You are designing a plan for migrating an application to the Windows Azure platform.
All users authenticate by using their Active Directory Domain Services (AD DS) credentials.
The Windows Azure application must provide single sign-on (SSO) for domain-authenticated users.
You need to recommend an authentication type for the service endpoint behavior.
What should you recommend?

A.
SAML credential

B.
Windows authentication

C.
Shared secret credential

D.
Microsoft Challenge Handshake Authentication Protocol (MSCHAP)

Explanation:
The Windows Azure AppFabric Service Bus uses a class called TransportClientEndpointBehavior to specify the credentials for a particular endpoint. There are four options available to you: Unauthenticated, SimpleWebToken, SharedSecret, and SAML. For details, take a look at the CredentialType member.

The CredentialType property specifies which authentication method will be used on the endpoint. The possible values for this property are as follows:

* Saml: this option specifies that the client credential is provided in the Security Assertion Markup Language (SAML) format, over the Secure Sockets Layer protocol.This option requires that you write your own SSL credential server.

* SharedSecret: This option specifies that the client credential is provided as a self-issued shared secret that is registered with Access Control through the Windows Azure portal. This option requires no additional settings on the Credentials property.
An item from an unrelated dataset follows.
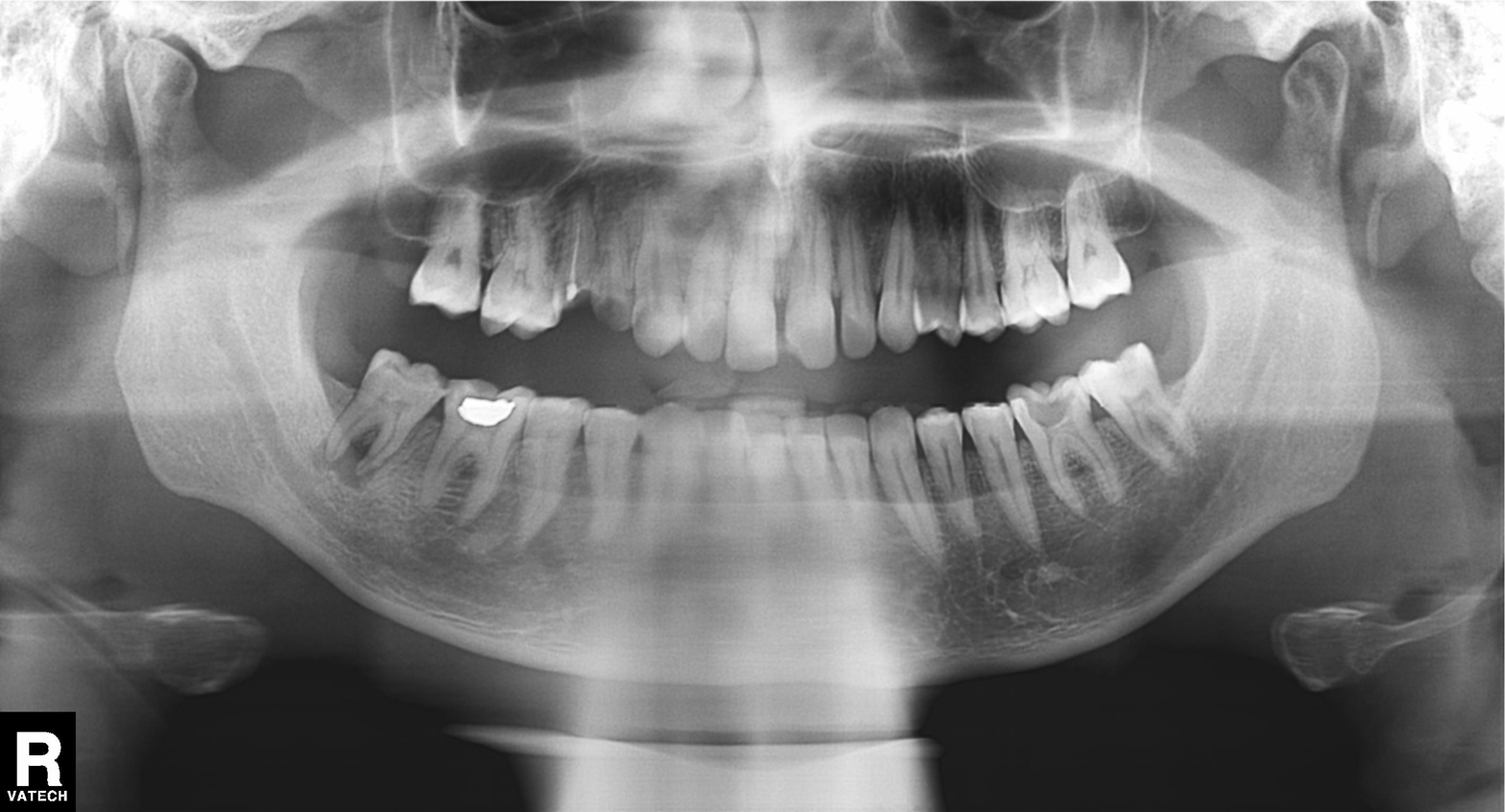
modality = panoramic dental radiograph (orthopantomogram) | finding = dental caries (cavities).

* SimpleWebToken: This option specifies that the client credential is provided as a self-issued shared secret that is registered with Access Control through the Windows Azure portal, and presented in the emerging industry-standard format called simple Web token (SWT). Similar to the shared secret option, this option requires no additional settings on the Credentials property.

* Unauthenticated: This option specifies that there is no client credential provided. This option avoids acquiring and sending a token. It is used by clients that are not required to authenticate, based on the policy of their service binding. Note that this setting might leave data nonsecure if not used together with another security measure.